Frequently Asked Questions

Common clinical questions about ALDORIL D30 vs AMTURNIDE, answered by our medical review team.

1. What is the main difference between ALDORIL D30 and AMTURNIDE?

ALDORIL D30 is a Antihypertensive Combination that works by Aldoril D30 is a combination of methyldopa, a centrally acting alpha-2 adrenergic agonist that reduces sympathetic outflow, and hydrochlorothiazide, a thiazide diuretic that inhibits the sodium-chloride symporter in the distal convoluted tubule, decreasing plasma volume and peripheral resistance.. AMTURNIDE is a Antihypertensive Combination that works by AMTURNIDE is a combination of amiloride, a potassium-sparing diuretic that inhibits sodium reabsorption in the distal convoluted tubule and collecting duct, and hydrochlorothiazide, a thiazide diuretic that inhibits sodium chloride reabsorption in the distal convoluted tubule. The combination produces additive diuretic and antihypertensive effects with reduced potassium loss.. They differ in pharmacokinetic profiles, FDA-approved indications, and side effect profiles.
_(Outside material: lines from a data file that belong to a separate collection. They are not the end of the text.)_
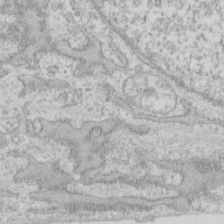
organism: Human
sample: Fibroblast cells
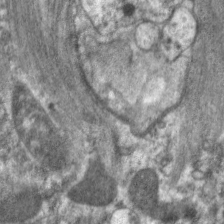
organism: C. elegans
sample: Pharynx
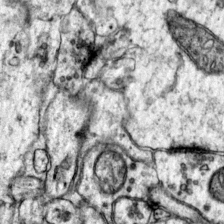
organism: Mouse
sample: Primary visual cortex
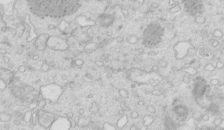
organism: Mouse
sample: Multiciliated cells
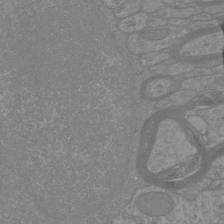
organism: Mouse
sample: Cortical neurons
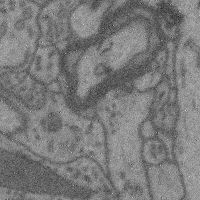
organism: Mouse
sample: Cerebral cortex
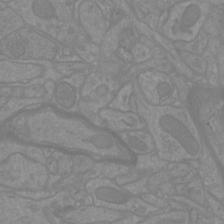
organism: Mouse
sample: Cortical neurons
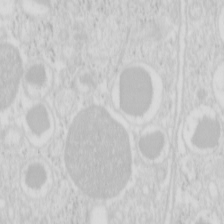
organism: Mouse
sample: Pancreas
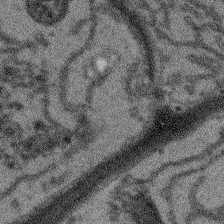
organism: Arabidopsis thaliana
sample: Root tip
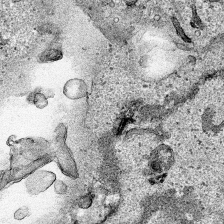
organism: Human
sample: Mitochondria in HCT116 cells
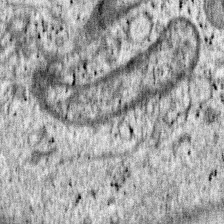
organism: Human
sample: HeLa cells
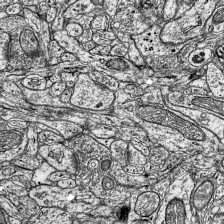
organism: Mouse
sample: Visual Cortex
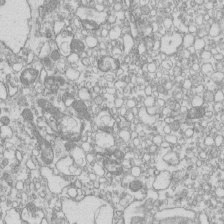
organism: Mouse
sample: Macrophages
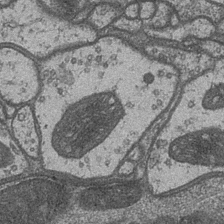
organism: Drosophila
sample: Optic medulla
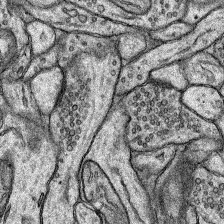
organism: Rat
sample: Hippocampus
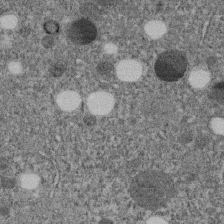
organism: C. elegans
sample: C. elegans embryo early stage
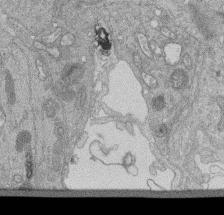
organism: Human
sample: Retinal organoid Rod and Cone cells
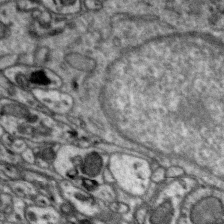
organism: Zebra finch
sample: Brain
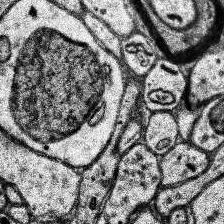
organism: Human
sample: Temporal Lobe
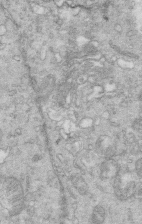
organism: Mouse
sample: Multiciliated cells
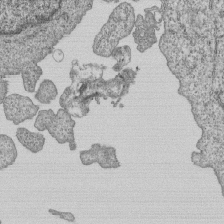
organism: Human
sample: MDA-MB-231 cells
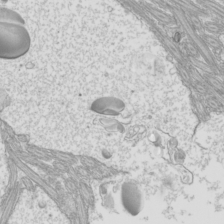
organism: Mouse
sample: Cilia; mouse epididymis
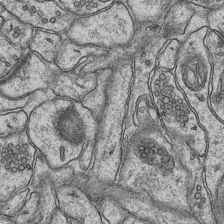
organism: Mouse
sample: CA1 Hippocampus
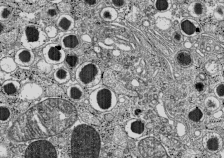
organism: C57BL Mouse
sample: Pancreatic islet
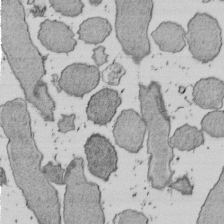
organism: E. coli
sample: Bacterial nucleoid
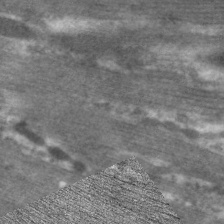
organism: C. elegans
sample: Pharynx
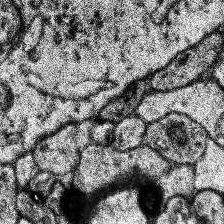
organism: Human
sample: Temporal Lobe
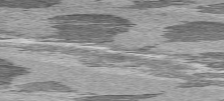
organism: C57BL Mouse
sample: Heart
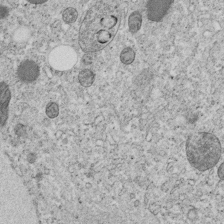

2. Which is stronger: ALDORIL D30 or AMTURNIDE?

Potency comparisons between ALDORIL D30 and AMTURNIDE depend on the specific clinical indication. These are both Antihypertensive Combination agents and are not directly interchangeable by dose. A physician or clinical pharmacist should guide any therapeutic switching decisions.

3. What is the standard dosing for ALDORIL D30 vs AMTURNIDE?

The standard adult dose of ALDORIL D30 is: Oral: 1 tablet (hydrochlorothiazide 30 mg / methyldopa 500 mg) twice daily; maximum dose: 2 tablets twice daily.. The standard adult dose of AMTURNIDE is: 10 mg to 20 mg orally once daily, with or without food.. Dosing should always be individualized based on indication, renal and hepatic function, age, and other patient factors.

4. Can you take ALDORIL D30 and AMTURNIDE together?

No direct drug-drug interaction has been formally documented between ALDORIL D30 and AMTURNIDE in current clinical databases. However, individual patient risk factors including other medications, organ function, and comorbidities should always be evaluated by a qualified healthcare provider.

5. Are ALDORIL D30 and AMTURNIDE safe during pregnancy?

The maternal-fetal safety profiles differ. ALDORIL D30 is classified as Category C. First trimester: Limited data; no clear evidence of major malformations but methyldopa crosses placenta. Second and third trimesters: Associated with reduced placental perfusion; p. AMTURNIDE is classified as Category C. FDA Pregnancy Category C. In animal studies, amturnide (finerenone) caused embryofetal toxicity (reduced fetal body weight, delayed ossification, and increased resorptions) at mate. Always consult a maternal-fetal medicine specialist before taking either drug during pregnancy or lactation.